An argument by Sophia
soundlogic in reply to Tetraspace's post Alignment to Evil, converted to a blog post by me.
AI alignment to human evil is very unlikely to be a risk.
Most people's desires to hurt their enemies just for the sake of making them suffer are mistakes made due to insufficient knowledge. When someone knows what it's like to be friends with a person, they tend to not want to hurt that person, even if they want to harm a group that person is in. In principle there can be exceptions, people who really are awful and would reflectively endorse it given arbitrary knowledge, but people like this are rare, if they even exist.
This suggests that a human asking a near-omniscient AI to handle situations in the way they would want if they fully understood the situation would not subsequently be able to get the AI to torture their enemies.
But suppose the AI doesn't extrapolate "well, if my operator knew Alice, then they wouldn't want to hurt her, so I won't do that". Then we get a different problem.

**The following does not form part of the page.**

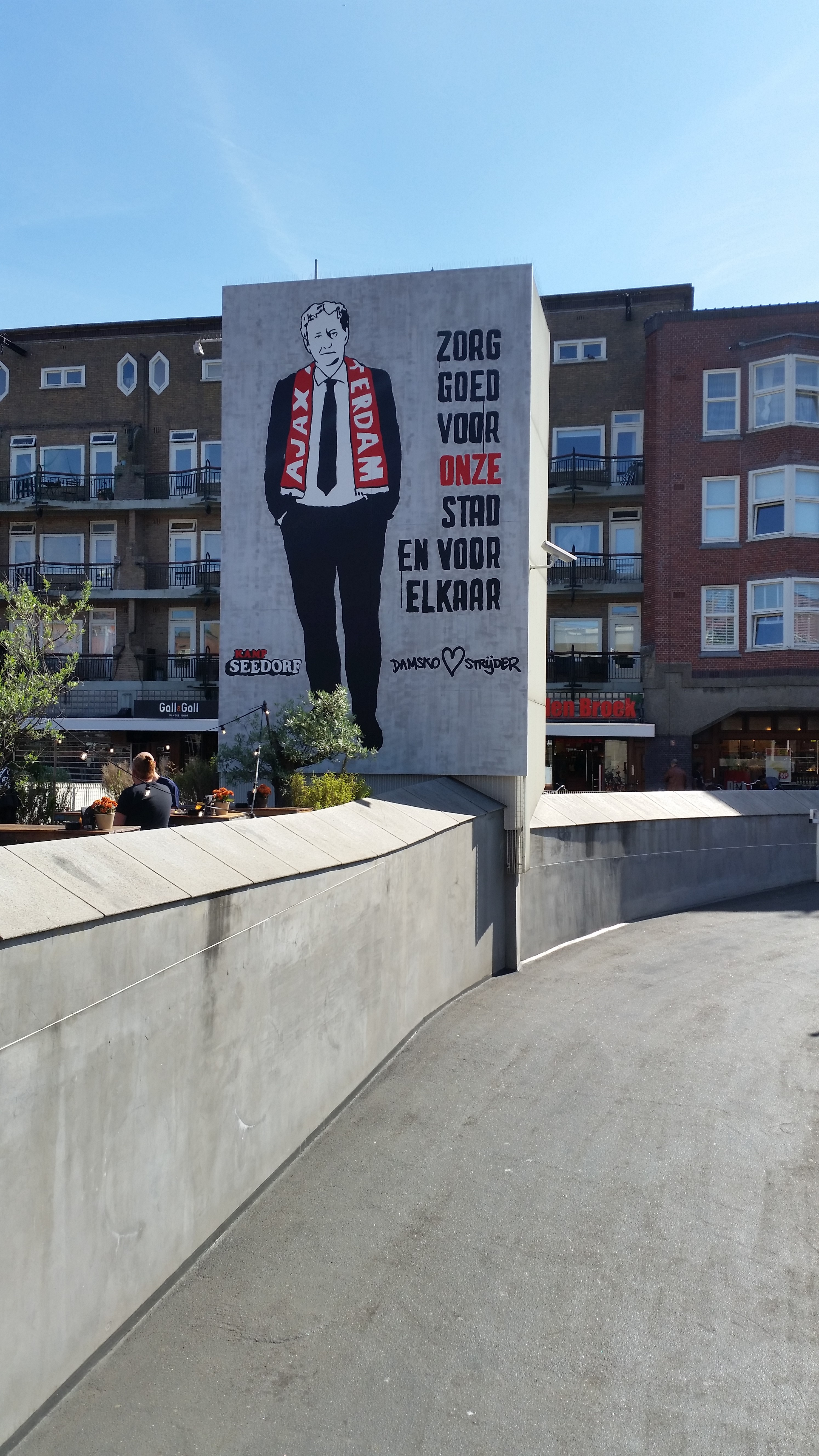 Eberhard van der Laan door Kamp Seedorf op het Mercatorplein, Amsterdam-West

There's a folk tale category, Aarne-Thompson-Uther type 1030. I will now briefly retell it.
One day, a clever farmer, Claude, had finished plowing his field. Unfortunately, before he could sow it, a cruel ogre appeared.

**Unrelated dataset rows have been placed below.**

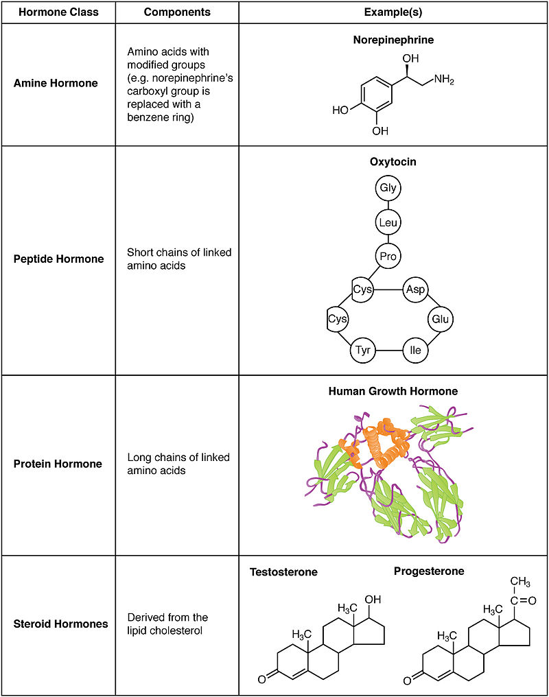 hormone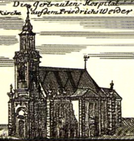 Berlin Gertraudenkirche, Ausschnitt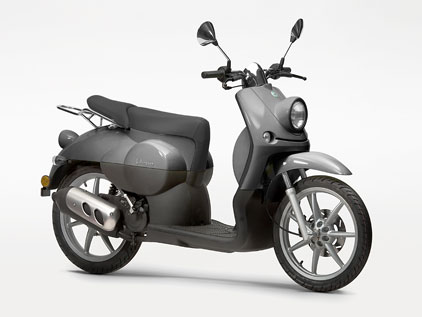 Benelli robogó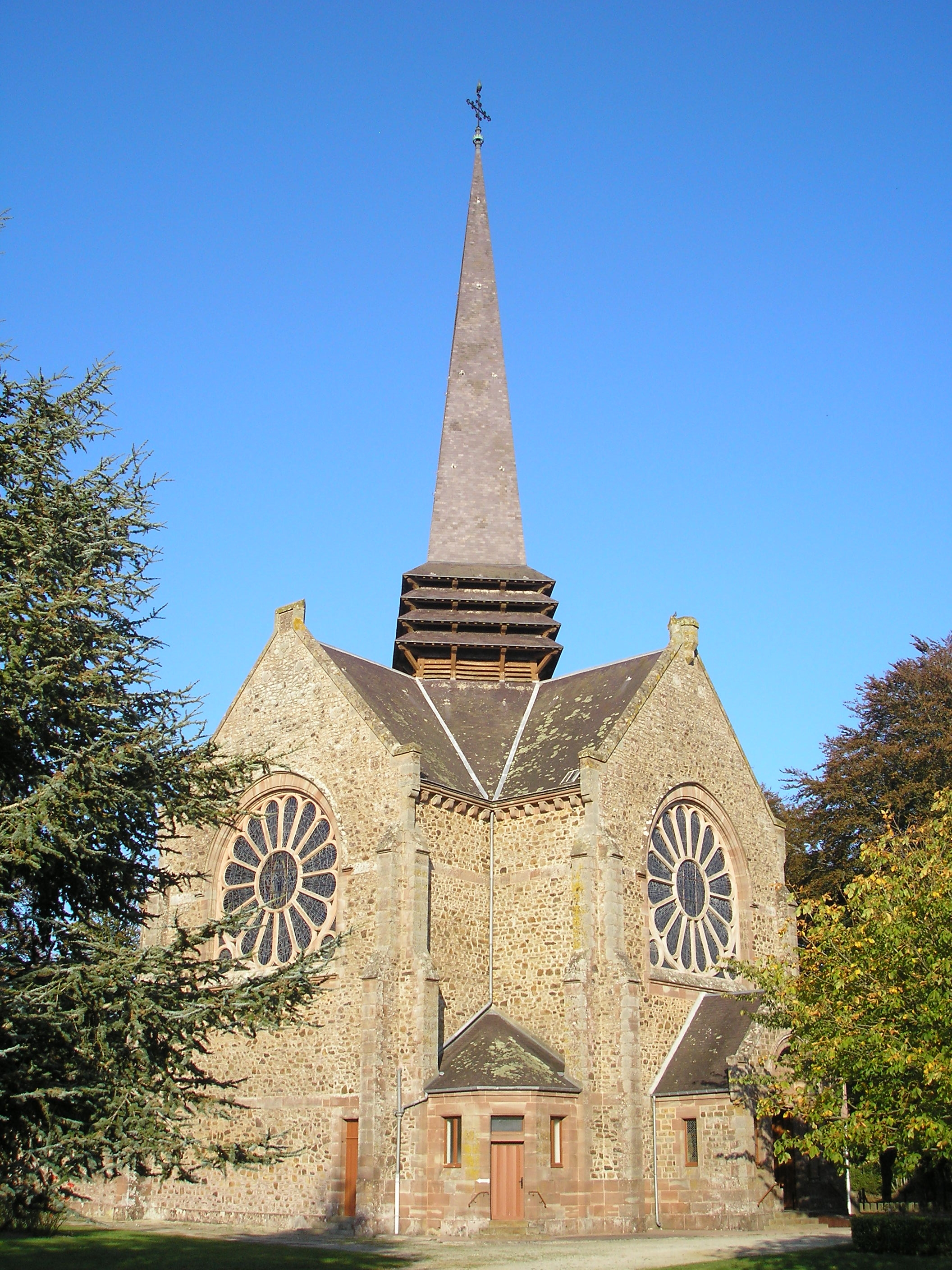 Passais (Normandie, France). Grande chapelle Notre-Dame de l'Oratoire.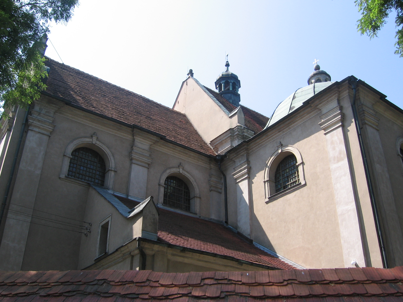 Kościół p.w. Wnieb. NMP w Złotowie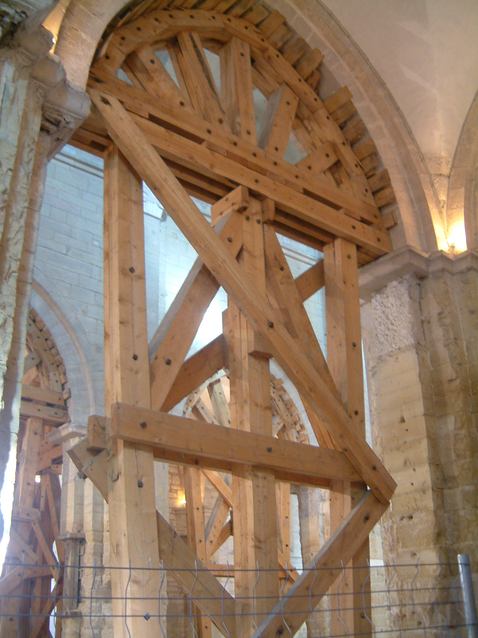 Église Saint-Philibert, Dijon, Bourgogne, FRANCE.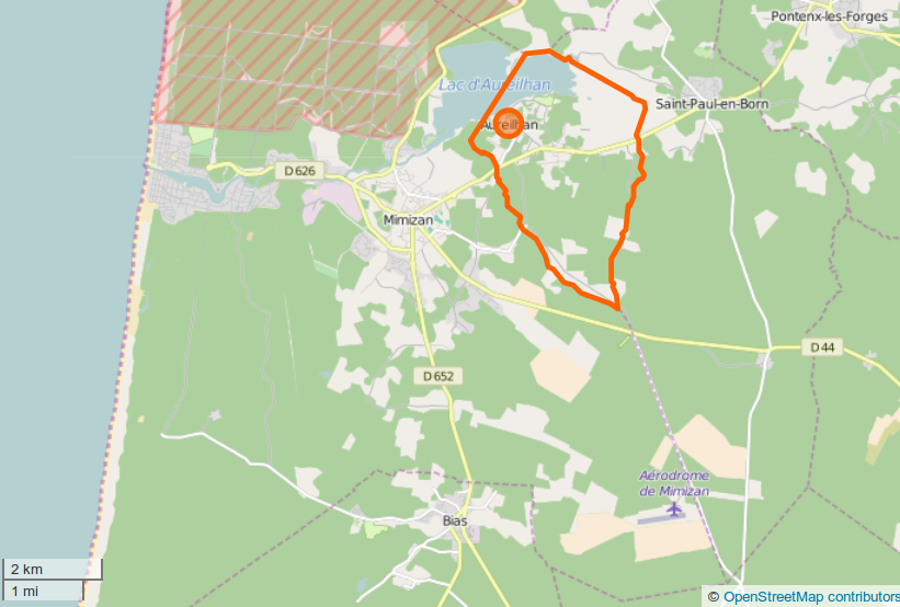 Aureilhan (Landes) ː Limites communales. This map may be incomplete, and may contain errors. Don't rely solely on it for navigation.

"The land is mine," the ogre declared, "and you must leave its fruits to me."
Claude thought quickly.
"Sir ogre, there are no fruits. If you would like me to produce a crop, you must surely leave me some of it."
The ogre determined that Claude had a point.

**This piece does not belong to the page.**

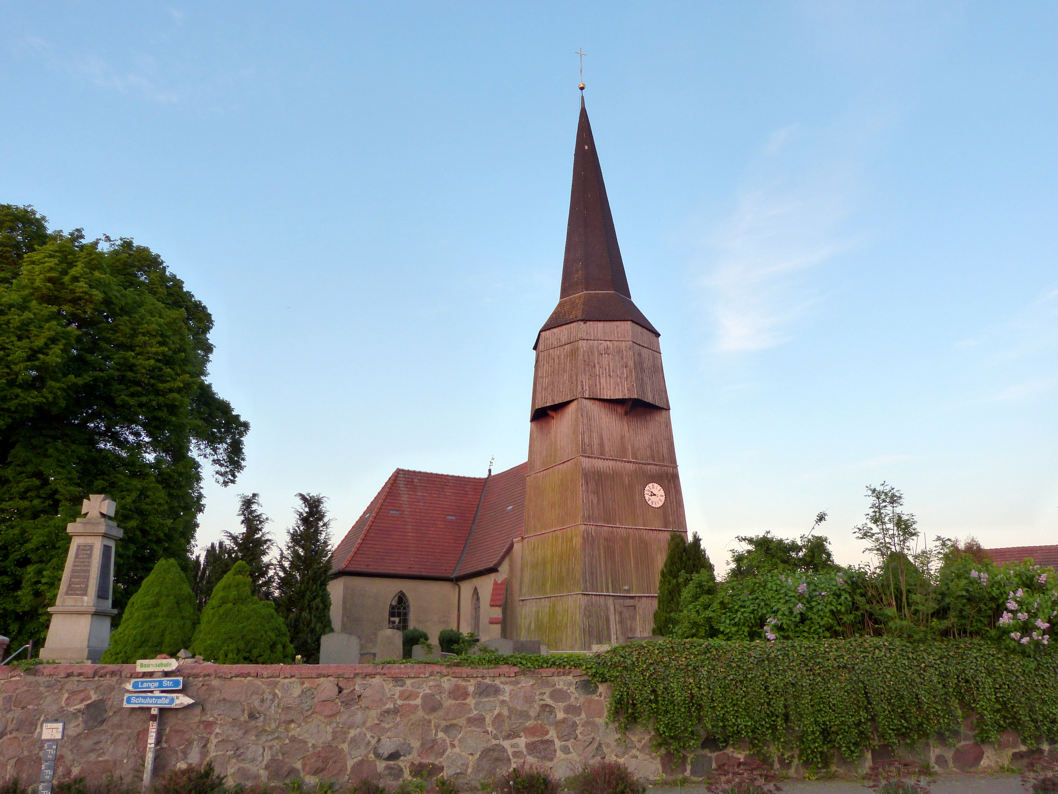 Bartow Vorpommern, Kirche, Gefallenendenkmal, Friedhofsmauer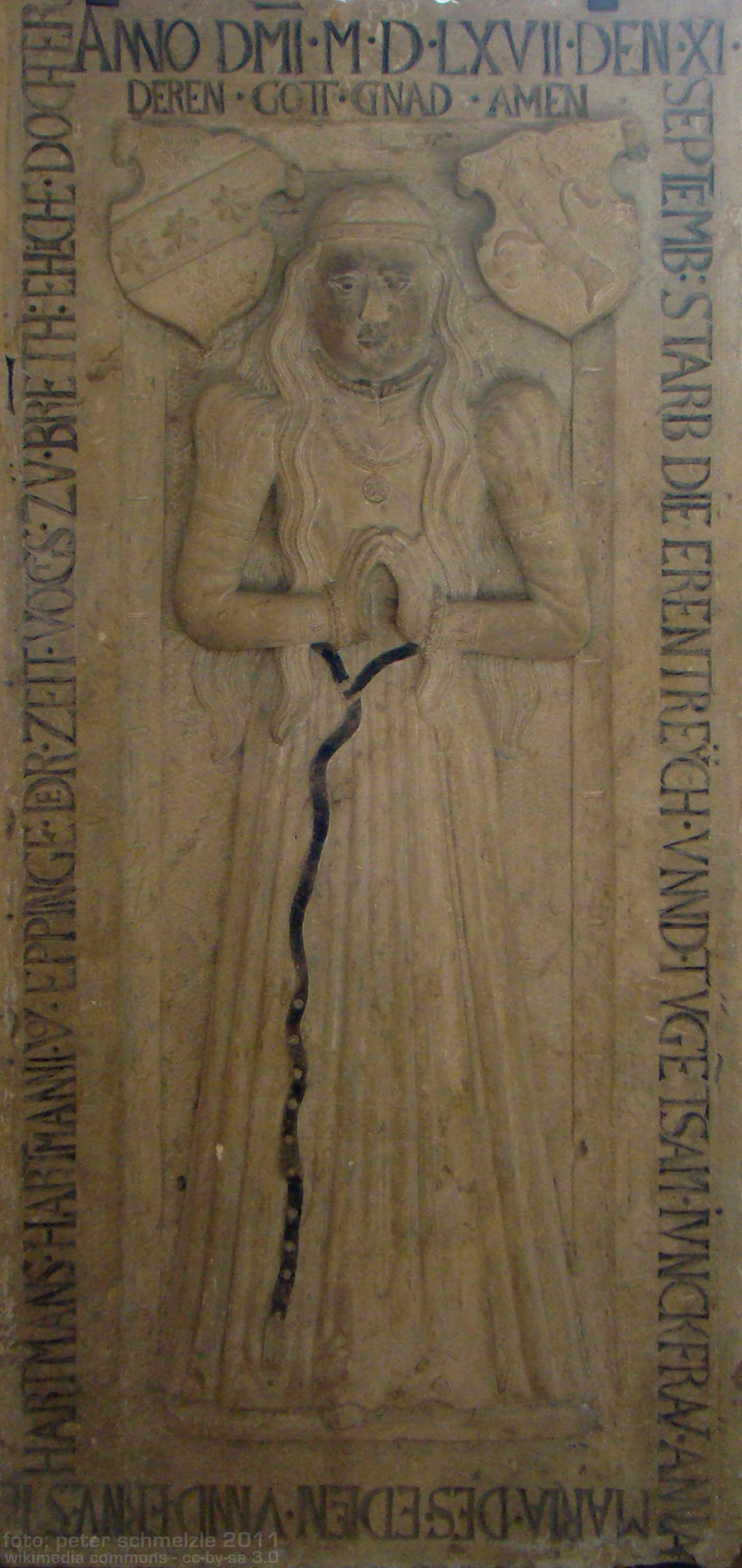 Hartmanni-Grabplatte in der Stiftskirche Bretten, Anna Maria Hartmanni († 1567), Tochter des Hartmannus Hartmanni d. J., mit Allianzwappen Hartmanni / ?, wiederholt auf dem Medaillon der Figur

"Fine. We shall each take half of your crop."
He looked at the tall plants growing beyond Claude's farm.
"I shall take what grows above the earth, and you below it. You shall handle all the difficult details. I will return at the harvest time."
Claude considered the ogre's choice, and planted potatoes.
At the harvest time, Claude had a full harvest of potatoes, while the ogre was left with greens. The ogre was displeased.
"You have fooled me this year," he declared, "but next year I shall have what grows below the earth."
Claude planted wheat, and at the harvest time, the ogre was left with roots. This angered him so much that he left.
Having an AI do whatever you say, instead of doing what you would want if you understood the situation, runs into similar issues.
There's a quantum mechanics scenario called the Elitzur–Vaidman bomb tester. In this scenario, you can reduce an expensive test to arbitrarily low but technically nonzero measure. It's been borne out experimentally.
We have not been able to scale up the experiment to do interaction-free measurements involving moral patients, but it nonetheless raises moral questions. If quantum measure reduction can make a scenario less morally relevant, then it may make sense to perform informative but disvalued tests with very low measure that make it easier to do valued things in the main timeline. If it can't make a scenario less morally relevant, then it likely makes sense to spin off a lot of very expensive valued events while reducing resource use in the main timeline.
Accidentally doing the wrong one of these would be very bad.
It would probably be hard for a human to assess this scenario. An AI doing what a human asks instead of extrapolating their preferences would have to just ask the human to pick, and the human would likely have to guess, or waste a lot of resources.
This is just one of the weird issues we've discovered. A superintelligent AI would probably discover more such issues. The chance of a human assessing every single such scenario correctly is low, and failing even one such choice leads to losing nearly everything.
An AI that's aligned enough to help a human pick choose correctly, but not aligned enough to stop the human from torturing people they wouldn't want to torture if they knew better, is a very narrow target.
Addendum: This argument does not address all concerns about s-risk. It does not rule out, for instance, the possibility that an AI would itself care about consciousness and have values best satisfied by bad things happening to people.